· 3 min read

Exploring an LLM Judge and human-in-the-loop patterns

Not every quality problem in LLM output needs an LLM to catch it.

Some issues in AI LLM text are deterministic. If you’ve told your model not to use em dashes — and it does — well you can spot this with a string search. If your sentences run on forever and ever, never seeming to end and lacking a clear direction or purpose until some resounding prose helps the AI turn a specific corner on a long linguistic journey, a readability score can catch that. If your model uses all the trope words in the book, you can spot these in a word list.

Catching these things with code is fast, cheap and perfectly reliable.

Other issues require judgment. Does the CV accurately reflect what’s in the source library, or did the model confabulate a responsibility that isn’t there? Did it address the narrative gap the prompt asked it to address? These questions need a reader — and sometimes that reader can be another LLM call.

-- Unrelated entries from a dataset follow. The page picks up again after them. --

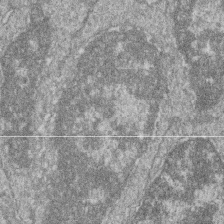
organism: Zebrafish
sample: Cilia; retinal pigment epithelium
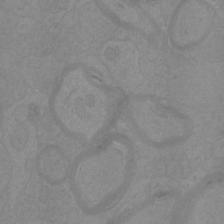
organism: Mouse
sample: Cortical neurons
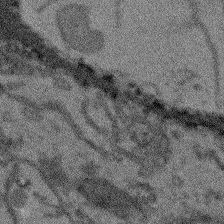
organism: Arabidopsis thaliana
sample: Root tip
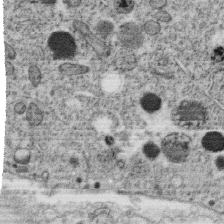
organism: C. elegans
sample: C. elegans oocyte; sperm cells
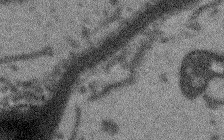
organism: Arabidopsis thaliana
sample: Root tip
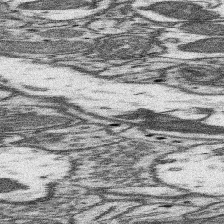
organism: Mouse
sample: Somatosensory cortex neuropil
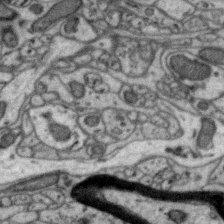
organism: Zebra finch
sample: Brain
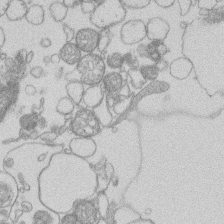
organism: Human
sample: Macrophage cells
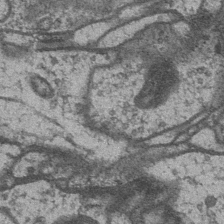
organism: Drosophila
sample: Optic medulla
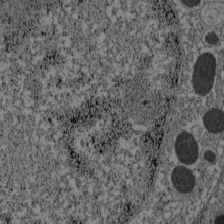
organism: C57BL Mouse
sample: Pancreatic islet
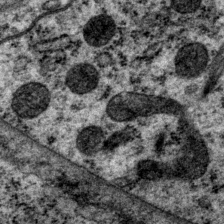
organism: P. pacificus
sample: Pharynx
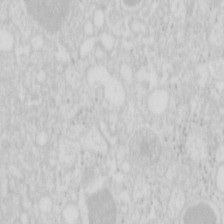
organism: Mouse
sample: Pancreas
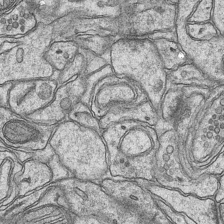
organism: Mouse
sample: CA1 Hippocampus
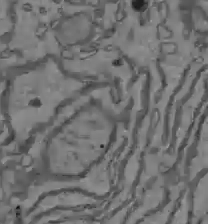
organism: C57BL Mouse
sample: Liver
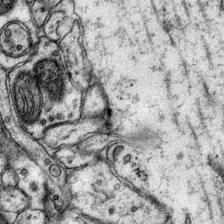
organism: Mouse
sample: Primary visual cortex
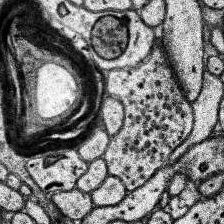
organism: Human
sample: Temporal Lobe
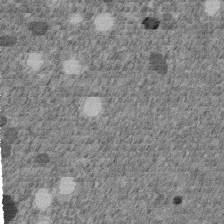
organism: C. elegans
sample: C. elegans embryo early stage
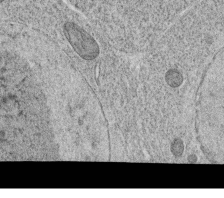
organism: C. elegans
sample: C. elegans oocyte; sperm cells
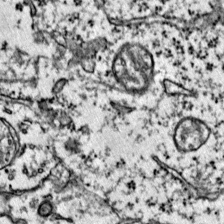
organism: Mouse
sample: Primary visual cortex
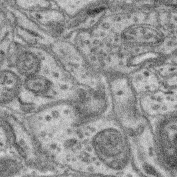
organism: Mouse
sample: Retina
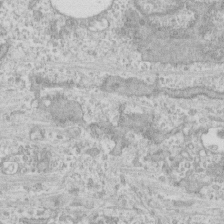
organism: Human
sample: CRL-1474
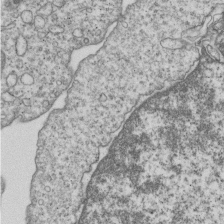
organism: Human
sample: MDA-MB-231 cells
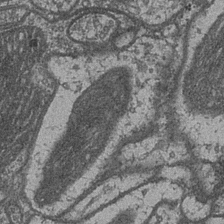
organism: Drosophila
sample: Optic medulla
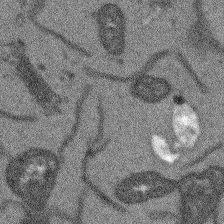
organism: Arabidopsis thaliana
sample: Root tip
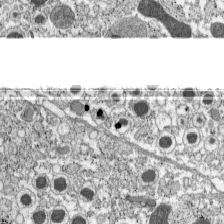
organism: C57BL Mouse
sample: Pancreatic islet
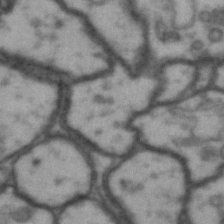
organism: Drosophila
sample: Brain
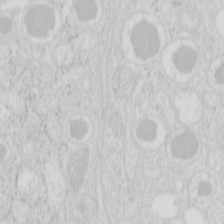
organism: Mouse
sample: Pancreas
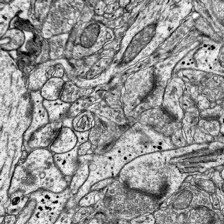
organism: Mouse
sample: Visual Cortex
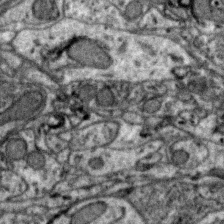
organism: Zebra finch
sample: Brain
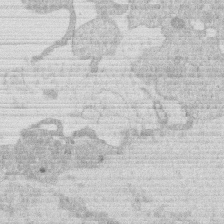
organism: Human
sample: Macrophage cells
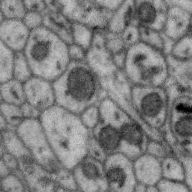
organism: Zebra finch
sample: Brain
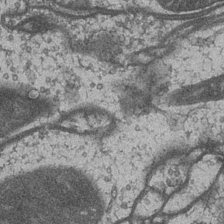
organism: Drosophila
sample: Optic medulla
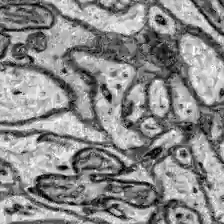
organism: Zebrafish
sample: Brain
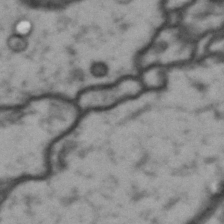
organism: Drosophila
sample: Brain
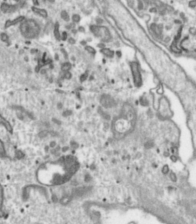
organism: Toxoplasma gondii
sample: Parasites in a vacuole inside a host cell
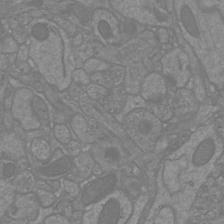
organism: Mouse
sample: Cortical neurons

For ATAT, my CV generation tool, the evaluation pipeline looks like this:

deterministic checks → LLM judge → human review → rebuild

The code checks run first and cheaply. This currently includes: Hot words, sentence length and structural rules. The LLM judge runs only on output that passes the structural gate, and it’s checking for the things code can’t catch: factual grounding and narrative alignment. Human review is the final gate and crucially, it’s also data collection. Every correction a human makes is a signal about where the prompt or the source material fell short.

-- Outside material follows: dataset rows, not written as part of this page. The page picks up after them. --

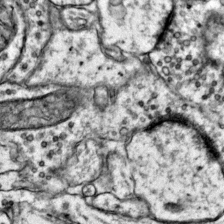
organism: Mouse
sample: Primary visual cortex
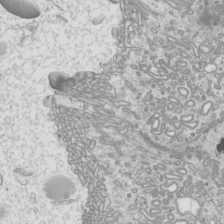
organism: Mouse
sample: Cilia; mouse epididymis
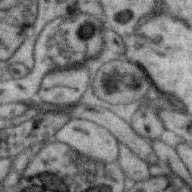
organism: Zebra finch
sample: Brain
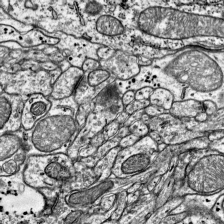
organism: Mouse
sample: Visual Cortex
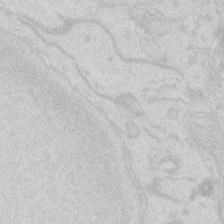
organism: Zebrafish
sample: Macrophage
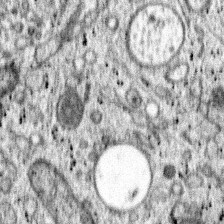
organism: Human
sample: HeLa cells
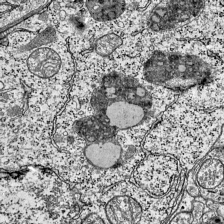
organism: Mouse
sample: Visual Cortex
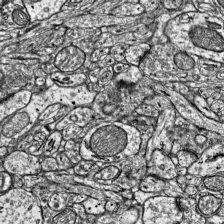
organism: Mouse
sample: Visual Cortex
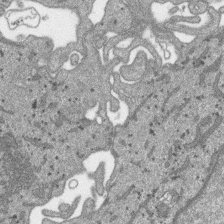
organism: Human
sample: Lung epithelial cells infected with SARS-CoV-2
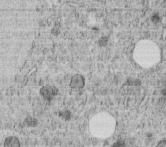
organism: C. elegans
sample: C. elegans embryo early stage
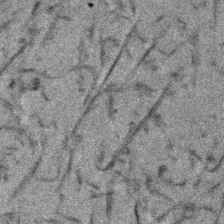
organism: Human
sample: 1205lu cells
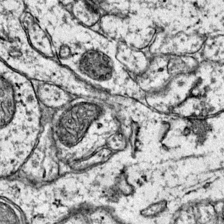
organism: Mouse
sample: Primary visual cortex
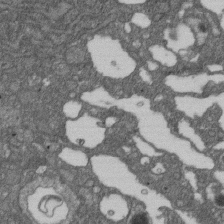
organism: Drosophila
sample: Nephrocyte
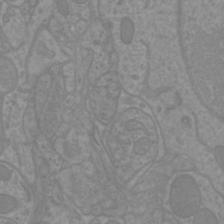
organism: Mouse
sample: Cortical neurons
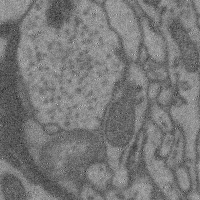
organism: Mouse
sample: Cerebral cortex
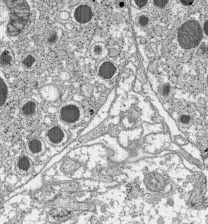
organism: C57BL Mouse
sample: Pancreatic islet
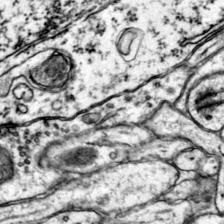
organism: Mouse
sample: Primary visual cortex
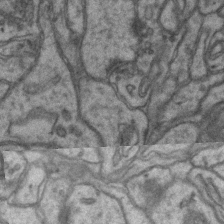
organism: Mouse
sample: CA1 Hippocampus
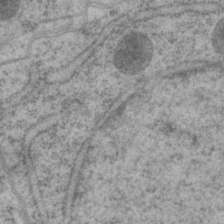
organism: P. pacificus
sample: Pharynx
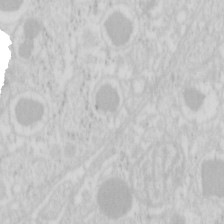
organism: Mouse
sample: Pancreas
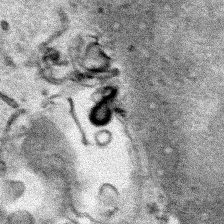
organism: Human
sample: Mitochondria in HCT116 cells
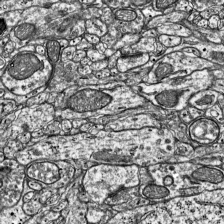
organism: Mouse
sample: Visual Cortex
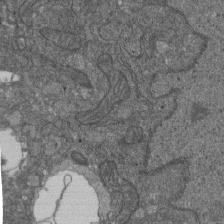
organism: Drosophila
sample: Nephrocyte
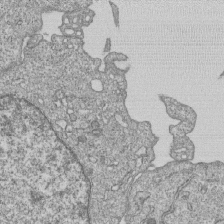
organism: Human
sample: MDA-MB-231 cells

This tiered approach isn’t some wild idea I cooked up. It turns out it’s pretty common-sense. Also, it’s essentially what DSPy does with its assertion and optimisation approaches. But building it yourself, even a in a POC way, forces you to think clearly about what kind of failure you’re trying to catch in your workflow, which is a useful exercise to think about the entire information flow and pipeline.

My next thought and area to experiment is The feedback loop from human review. Right now, I am capturing review guidance and recording that. But perhaps there’s interesting (and automated) ways I can get that feedback either catalogued, or safely absorbed into a parent prompt. Each correction points at one of three things: a gap in the source library, a weakness in the prompt, or a model behaviour that needs a new rule. Over time with the right feedback mechanics in place, the human-in-loop step should get shorter.